When a conversation grows long, compact it into an encrypted summary the model can still read:

```python
result = client.compact(history)

# result.output_items replaces the full history
for event in client.stream("Continue…", conversation_history=result.output_items):
    ...
```

---

## Usage / quota

```python
quota = client.usage()
print(quota)  # raw dict from /backend-api/wham/usage
```

---

## Stream events reference

| Type | Emitted when |
|---|---|
| `TextDelta` | incremental text chunk arrives |
| `ReasoningDelta` | reasoning summary chunk (requires `include_reasoning=True`) |
| `ToolCall` | model requests a function call |
| `OutputItem` | a non-tool output item completes (message, compaction_summary, …) |
| `ResponseCompleted` | stream ends successfully; carries full `TokenUsage` |
| `ResponseFailed` | stream ends with an error (`code`, `message`) |
| `ResponseAborted` | exception raised when the caller aborts an active stream |

---

## `stream()` parameters

| Parameter | Type | Default | Description |
|---|---|---|---|
| `user_message` | `str \| list[dict] \| None` | — | User prompt. `None` to continue without a new message (e.g. after tool results). |
| `model` | `str` | `"gpt-5.4"` | Model slug. |
| `instructions` | `str` | `""` | System instructions. |
| `conversation_history` | `list[dict]` | `None` | Prior turns (ResponseItem format). |
| `tools` | `list[dict]` | `None` | Tool definitions (OpenAI function format). |
| `tool_choice` | `str \| dict` | `"auto"` | `"auto"`, `"none"`, `"required"`, or `{"type":"function","name":"..."}`. |
| `parallel_tool_calls` | `bool` | `False` | Allow multiple tool calls in one turn. |
| `reasoning` | `str` | `None` | `"minimal"` / `"low"` / `"medium"` / `"high"` / `"xhigh"`. |
| `reasoning_summary` | `str` | `None` | `"concise"` / `"detailed"` / `"auto"`. |
| `verbosity` | `str` | `None` | `"low"` / `"medium"` / `"high"`. Mutually exclusive with `output_schema`. |
| `output_schema` | `dict` | `None` | JSON Schema for structured output. |
| `include_reasoning` | `bool` | `False` | Emit `ReasoningDelta` events. |
| `web_search` | `str` | `None` | `"cached"` (OpenAI index), `"live"` (real-time fetch), or `"disabled"` / `None` (off).

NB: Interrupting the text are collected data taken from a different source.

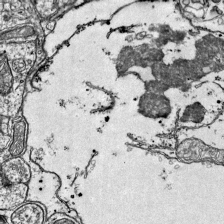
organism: Mouse
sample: Visual Cortex
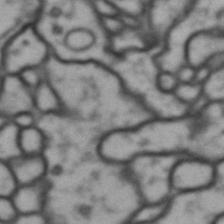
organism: Drosophila
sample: Brain
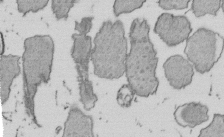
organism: E. coli
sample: Bacterial nucleoid
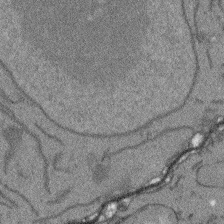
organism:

Incompatible with `reasoning="minimal"`. |
| `store` | `bool` | `False` | Persist the response server-side. |
| `service_tier` | `str` | `None` | `"flex"` (higher throughput) or `"fast"` (lower latency). |
| `prompt_cache_key` | `str` | `None` | UUID to share across calls with a common prefix — hits the server-side prompt cache. |

---

## How it works

Authentication uses the same ChatGPT OAuth 2.0 + PKCE flow as the official Codex CLI (`codex-rs`). Tokens are stored in `~/.codex/auth.json` and can be refreshed without re-opening the browser.

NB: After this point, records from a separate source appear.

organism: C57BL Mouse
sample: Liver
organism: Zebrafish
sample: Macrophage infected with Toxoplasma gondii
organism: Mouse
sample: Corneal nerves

The backend (`chatgpt.com/backend-api/codex`) is distinct from `api.openai.com` and is accessed via your ChatGPT subscription rather than an API key. All responses are streamed over SSE — the backend does not support non-streaming requests.

### Realtime WebRTC

`/backend-api/codex/realtime/calls` currently returns `404`, but the WebRTC call
creation route used by Codex works at `https://api.openai.com/v1/realtime/calls`
with the saved ChatGPT OAuth bearer token and `ChatGPT-Account-ID`.

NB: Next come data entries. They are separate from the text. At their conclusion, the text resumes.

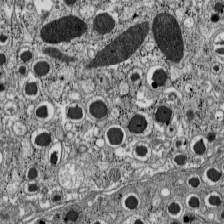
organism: C57BL Mouse
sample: Pancreatic islet
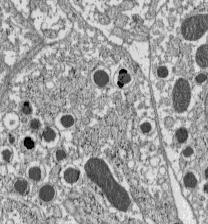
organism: C57BL Mouse
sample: Pancreatic islet
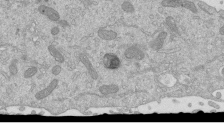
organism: Mouse
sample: ED-1 cell nuclei; centrioles
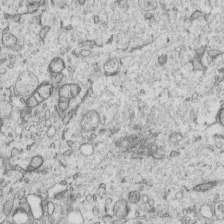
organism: Human
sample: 1205lu cells

Generate an SDP offer in a browser or WebView with an audio transceiver and the
`oai-events` data channel, then create the call:

```python
result = client.create_realtime_call(
    offer_sdp,
    instructions="You are concise.",
    session_id="thread-or-session-id",
)

print(result.answer_sdp)
print(result.call_id)
print(result.sideband_url)
```

This path intentionally does not read `OPENAI_API_KEY`; it uses the ChatGPT auth
tokens loaded from `~/.codex/auth.json`.